Not really. The sockets are not RCU-protected, and established sockets
may be torn down without notice. If we don't take a reference, there's
no guarantee that the socket will continue to exist for the duration
of running the BPF program.

From what I follow, the comment below has a hidden implication which
is that sockets without SOCK_RCU_FREE, eg established sockets, may be
directly freed regardless of RCU.

/* Sockets having SOCK_RCU_FREE will call this function after one RCU
 * grace period. This is the case for UDP sockets and TCP listeners.
 */
static void __sk_destruct(struct rcu_head *head)
...

Therefore without the refcount, it won't be safe.

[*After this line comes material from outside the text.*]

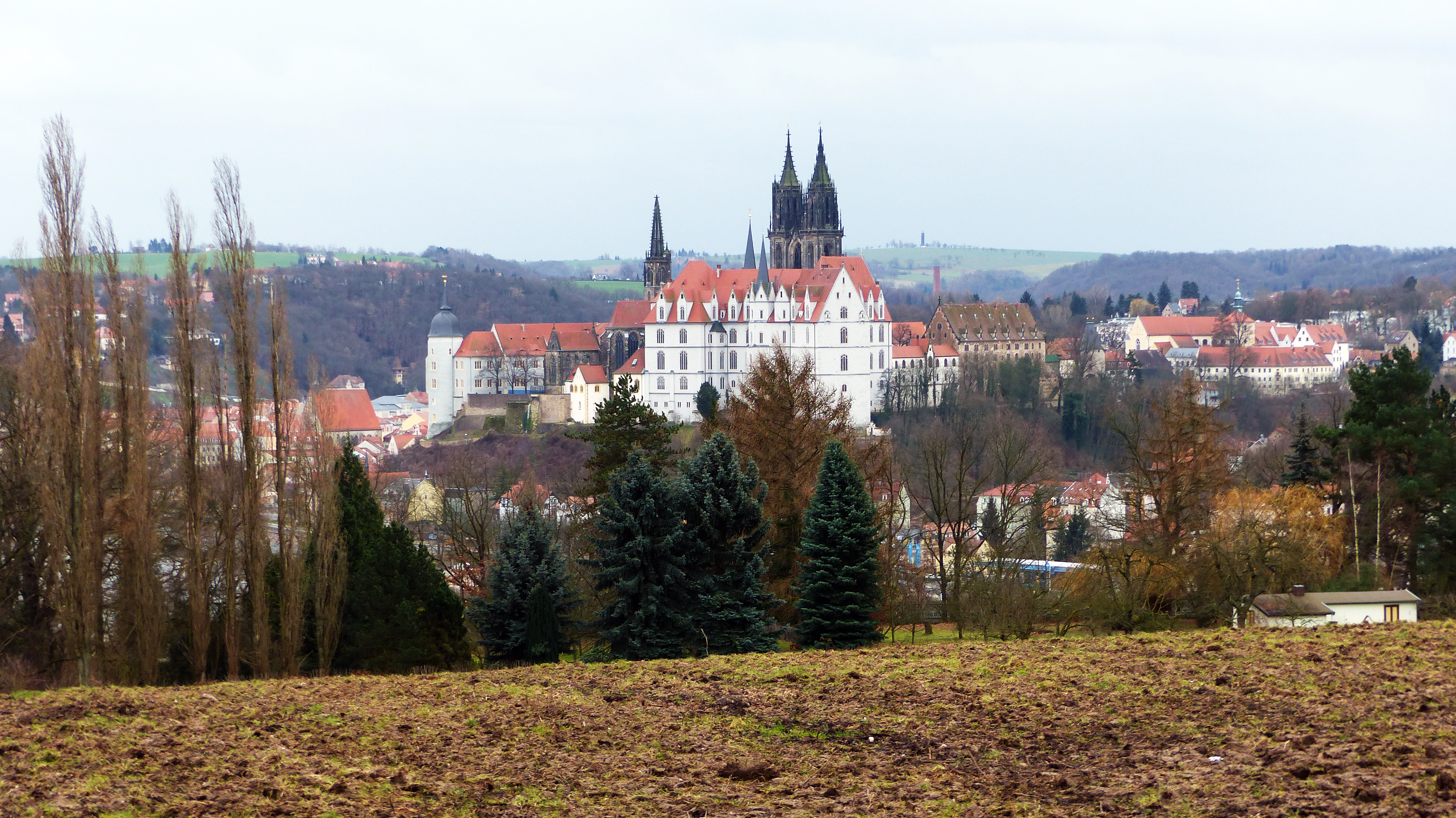 Blick auf die Nordseite der Albrechtsburg in Meißen von Proschwitz aus
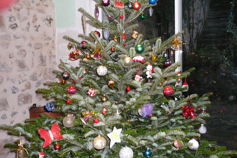 Sapin de Noël.
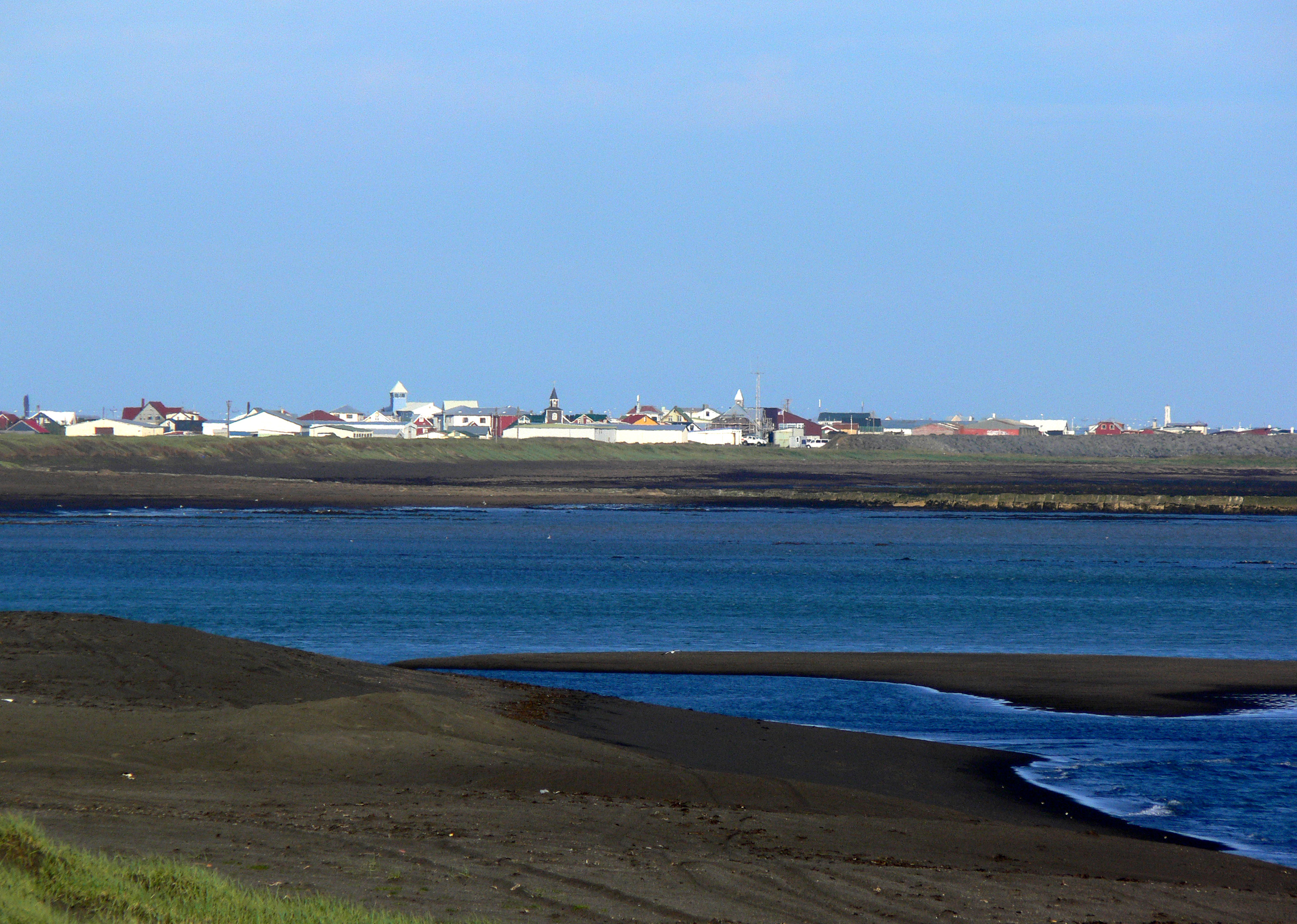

On Fri, May 11, 2018 at 02:08:01PM -0700, Joe Stringer wrote:
> On 10 May 2018 at 22:00, Martin KaFai Lau <kafai@fb.com> wrote:
> > On Wed, May 09, 2018 at 02:07:05PM -0700, Joe Stringer wrote:
> >> This patch adds a new BPF helper function, sk_lookup() which allows BPF
> >> programs to find out if there is a socket listening on this host, and
> >> returns a socket pointer which the BPF program can then access to
> >> determine, for instance, whether to forward or drop traffic. sk_lookup()
> >> takes a reference on the socket, so when a BPF program makes use of this
> >> function, it must subsequently pass the returned pointer into the newly
> >> added sk_release() to return the reference.
> >>
> >> By way of example, the following pseudocode would filter inbound
> >> connections at XDP if there is no corresponding service listening for
> >> the traffic:
> >>
> >>   struct bpf_sock_tuple tuple;
> >>   struct bpf_sock_ops *sk;
> >>
> >>   populate_tuple(ctx, &tuple); // Extract the 5tuple from the packet
> >>   sk = bpf_sk_lookup(ctx, &tuple, sizeof tuple, netns, 0);
> >>   if (!sk) {
> >>     // Couldn't find a socket listening for this traffic. Drop.
> >>     return TC_ACT_SHOT;
> >>   }
> >>   bpf_sk_release(sk, 0);
> >>   return TC_ACT_OK;
> >>
> >> Signed-off-by: Joe Stringer <joe@wand.net.nz>
> >> ---
> 
> ...
> 
> >> @@ -4032,6 +4036,96 @@ static const struct bpf_func_proto bpf_skb_get_xfrm_state_proto = {
> >>  };
> >>  #endif
> >>
> >> +struct sock *
> >> +sk_lookup(struct net *net, struct bpf_sock_tuple *tuple) {
> > Would it be possible to have another version that
> > returns a sk without taking its refcnt?
> > It may have performance benefit.
> 
> Not really. The sockets are not RCU-protected, and established sockets
> may be torn down without notice. If we don't take a reference, there's
> no guarantee that the socket will continue to exist for the duration
> of running the BPF program.
> 
> From what I follow, the comment below has a hidden implication which
> is that sockets without SOCK_RCU_FREE, eg established sockets, may be
> directly freed regardless of RCU.
Right, SOCK_RCU_FREE sk is the one I am concern about.
For example, TCP_LISTEN socket does not require taking a refcnt
now.  Doing a bpf_sk_lookup() may have a rather big
impact on handling TCP syn flood.  or the usual intention
is to redirect instead of passing it up to the stack?


> 
> /* Sockets having SOCK_RCU_FREE will call this function after one RCU
>  * grace period. This is the case for UDP sockets and TCP listeners.
>  */
> static void __sk_destruct(struct rcu_head *head)
> ...
> 
> Therefore without the refcount, it won't be safe.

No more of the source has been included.